What Ted and Peter did were Fisher's exact test, To get the previous
attainable pvalue, what you do is the the fisher exact test pvalues of
ALL the possible tables with margins fixed and choose the pvalue that is
just below the one for fisher's exact test of the original table.

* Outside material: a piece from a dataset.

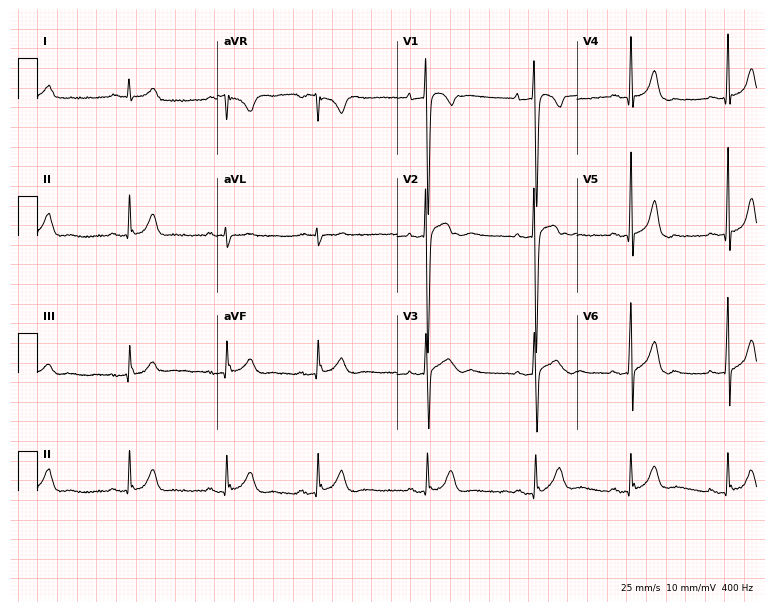
Standard 12-lead ECG recorded from a 17-year-old male patient (7.3-second recording at 400 Hz). None of these six findings is recorded: first-degree AV block, right bundle branch block, left bundle branch block, sinus bradycardia, atrial fibrillation, sinus tachycardia.

n Thu, Apr 14, 2011 at 3:01 AM, peter dalgaard < [hidden email]> wrote:
>
> On Apr 14, 2011, at 01:29 , (Ted Harding) wrote:
>
> > On 13Apr11 17:40:53, Jim Silverton wrote:
> >> I have a matrix say,
> >>
> >> 1 4
> >> 23 30
> >>
> >> and I want to find the previously attainable fisher's exact test
> >> pvalue. Is there a way to do this in R?
> >> 
> >> Thanks,
> >> Jim.
> >
> > I do not understand what you mean by "previously attainable".
> >
> > As far as that particular matrix is concerned, the fisher.test()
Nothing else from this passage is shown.